More About Lists, Love and Open Hearts

My Inner Mimm wants to be a slob.  A female Oscar Madison minus the cigar.   Fortunately, living in a studio apartment prevents me from embracing her.  There has to be a sense of order when you live in a small space and although my lack of domestic skills occasionally run amok (as I’m the only dish washer, I’ve been known to wait until I’ve run out of clean bowls before I take care of the dirty ones), by and large I have ‘a place for everything and everything in its place’.

Lists are a guide to putting everything in its place – including, perhaps, our feelings and emotions.  I created a list a few days ago, wrote about it here, then worried that it might corral my recently opened heart safely back into the archival box it had sheltered in for the past five years.  I guess, too, a list tethers us in the present.  There’s still enough slack on the line to look at the past or float into the future, but the list will always gently tug us back to the here and now.

Maybe that’s part of the reason opening ourselves to the possibility of love and connection is so frightening.

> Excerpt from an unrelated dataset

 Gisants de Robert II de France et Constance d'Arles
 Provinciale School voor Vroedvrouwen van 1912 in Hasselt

It’s too easy to abandon the here and now.  We abandon what we believed was certain (our list) to share the care and feeding of our heart and emotions with someone else.  We acknowledge our vulnerability.

It feels a bit like dropping into Wheel or Upward Bow Pose.  We arch back, unable to see our destination and yet we still reach.  We trust.  We know that our hands will find the floor, and that we won’t be hurt.  Midway through, however, there’s a moment of doubt – Maybe this wasn’t such a good idea? But just when we consider letting go of the pose – losing the faith that brought us this far – our hands blindly reach one more inch.  Our back bends deeper than we thought it could – we’re capable of more than we ever believed – and our heart opens wide.

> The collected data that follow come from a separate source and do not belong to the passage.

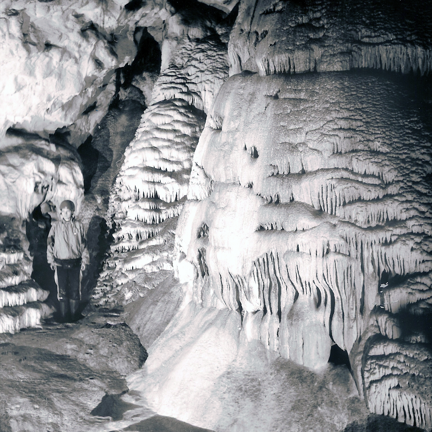 Szolcsvai Búvópatak barlangja, a Karácsonyfa, Erdély
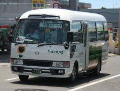 高尾野町から引き継いだバス
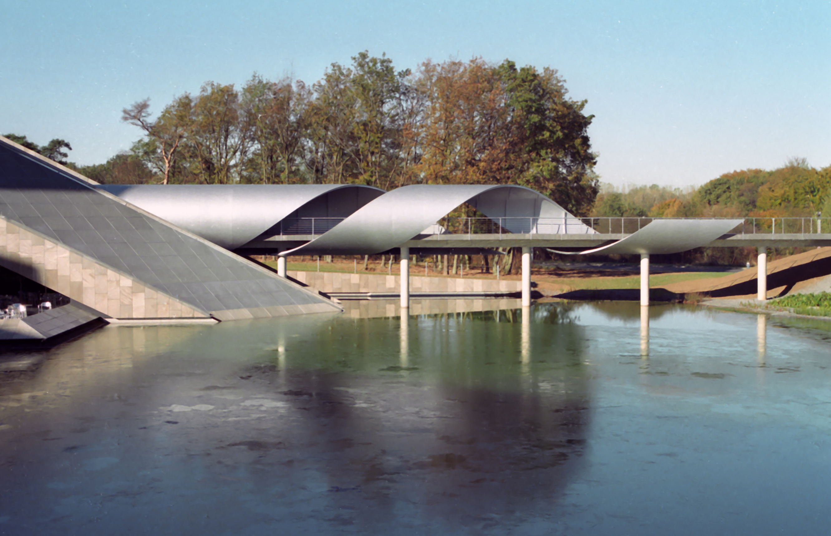 N. Müller-Everling, Spiralskulptur um den Steg durch das Kasino, Verteidigungsministerium, Bonn

Lists, Love and Equilibrium

At last, the dust seems to be settling.  How do I know?  I made a list.  This seems like a silly indicator that equilibrium is coming home to roost.  But I am the self-proclaimed Mother of All List Makers. My last impressive list was created in the middle of January from the Embarcadero Hyatt when, disillusioned by the Yoga Journal Conference, I hid out in my hotel room for the weekend and pretended I was on a writer’s retreat. Before that I had my list of New Year’s Resolutions.  And before that it was Fifty Things to Accomplish in My Fiftieth Year (that one began three years ago – I’m still working on it).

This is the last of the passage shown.